Таракташская четверка зловеще молчала и не двигалась.
– Игумен Парфений! – воскликнул тогда Алексей.
Убийцы задрожали и упали на колени, а потом скорчились и пропали. Звонарев погрозил кулаком Соломону Крыму, глаза у которого сразу забегали, подошел и повернул портрет лицом к стене. Потом, взломав дверь служебного входа, Алексей спустился в цокольный этаж.
Со своей кушетки у стола вскочил вахтер Исаич.
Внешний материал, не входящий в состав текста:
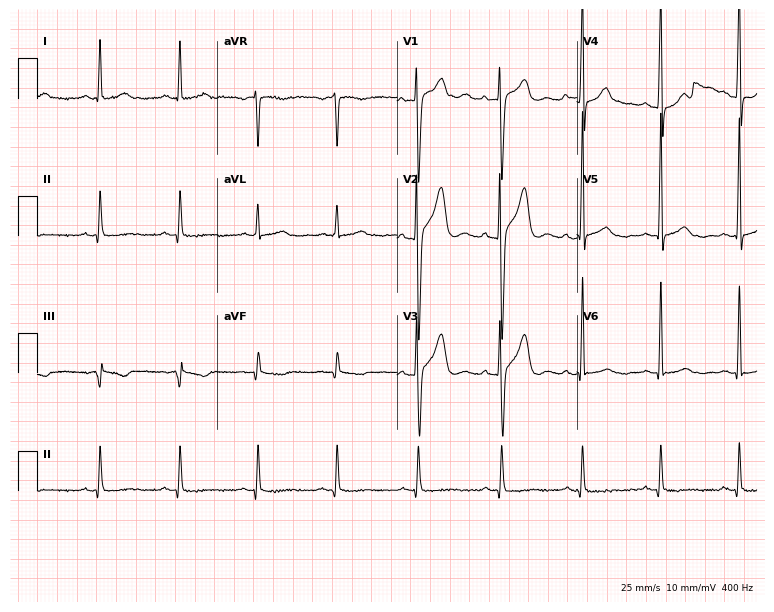
12-lead ECG from a 45-year-old male patient (7.3-second recording at 400 Hz). No first-degree AV block, right bundle branch block, left bundle branch block, sinus bradycardia, atrial fibrillation or sinus tachycardia recorded for this tracing.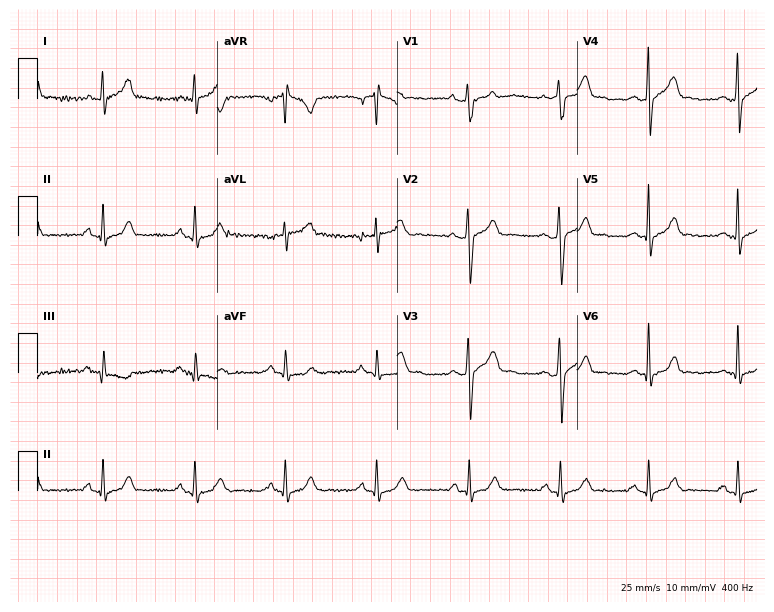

Он высох, полысел, отпустил бороду, которая росла прямо от кадыка, и носил все тот же полувоенный китель.
– Стой! Куда? Нельзя! – закричал он, шаря руками по столу.
– Молчи, продажный старик, – сказал Звонарев, отшвырнул Исаича в сторону и взял связку ключей с его стола.
На электронных часах в фойе зажглись красные цифры «00:00». Алексей отпер входную дверь и с наслаждением вдохнул свежий воздух. Была то ли зима, то ли от речки Учан-Су поднимались клочья тумана. Сквозь этот туман Звонарев увидел стоящего напротив входа Сергея Петровича Черепанова, постаревшего и поседевшего. За ним угадывались смутно знакомые фигуры – то ли Вострюкова и Гонцова, а может, Кузовкова и Платоныча.
– Мы тебя давно ждем, – сказал Сергей Петрович. – Идем же! Нам еще предстоит столько сделать!